Dans les rôles majeurs, c’est le Ramphis de Phillip Ens qui se rapproche le plus d’une distribution « idéale ». Excellente chanteuse, Olesya Petrova manque de graves pour le rôle d’Amnéris. Curieusement, à cette Amnéris claire s’oppose une Aïda plutôt sombre. Anna Markarova se signale par des couleurs couvertes, très russes, et quelques difficultés dans les aigus filés. Ce qui manque à ceux qui incarnent Aïda, Radamès et le roi d’Égypte, c’est la ligne de chant, et, de manière générale, le style.

Chanev en Radamès est irrégulier : vaillant, mais fruste, parfois vulgaire (cf. le « gueulando » de la fin de Celeste Aida). Gregory Dahl (Amonasro), chanteur solide et d’un calibre supérieur, a paru, samedi, assez fatigué.

Bref, un beau spectacle, très agréable, avec une distribution un peu légère. Mais distribuer Aïda avec le budget de l’OdM demande des trésors d’imagination, des paris et un sérieux coup de chance. Disons que l’institution n’a pas trouvé de perle rare.

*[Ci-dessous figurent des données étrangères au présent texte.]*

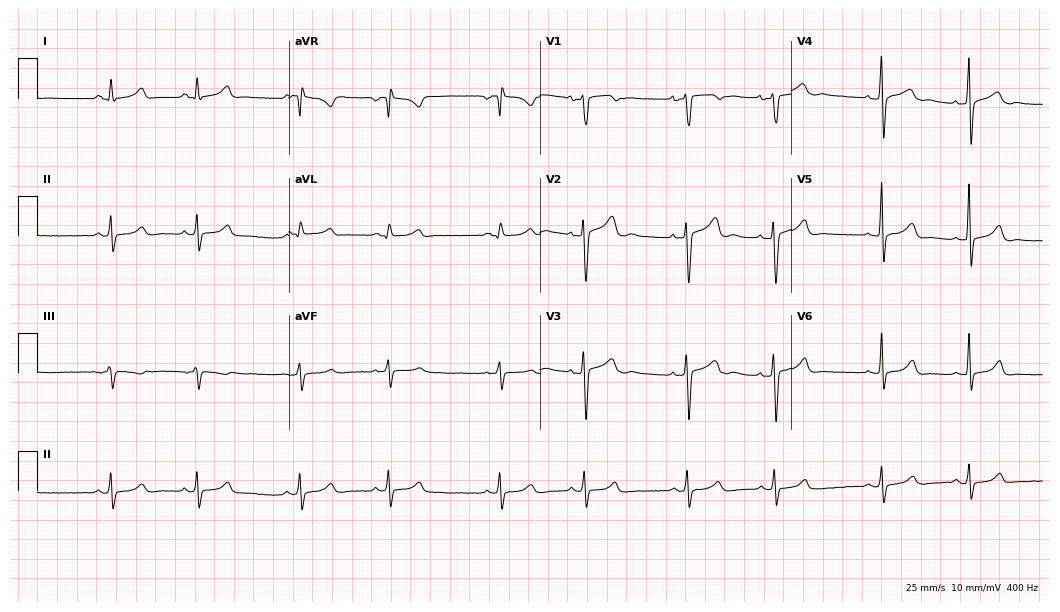
Standard 12-lead ECG recorded from a woman, 25 years old. Read as a normal ECG.

La plus intéressante est en son sein et devra être cultivée avec soin et attention.

Opéra de Montréal

Aïda, opéra en quatre actes de Giuseppe Verdi (1871). Anna Markarova (Aïda), Kamen Chanev (Radamès), Olesya Petrova (Amnéris), Gregory Dahl (Amonasro), Phillip Ens (Ramfis), Anatoli Sivko (roi d’Égypte), Myriam Leblanc (prêtresse), Keven Geddes (messager). Choeur de l’Opéra de Montréal, Orchestre métropolitain, Paul Nadler. Décors : Claude Girard et Bernard Uzan. Costumes : Claude Girard. Mise en scène : François Racine. Chorégraphie : Noëlle-Émilie Desbiens. Éclairages : Éric W. Champoux. Salle Wilfrid-Pelletier, samedi 17 septembre 2016. Reprises mardi, jeudi et samedi.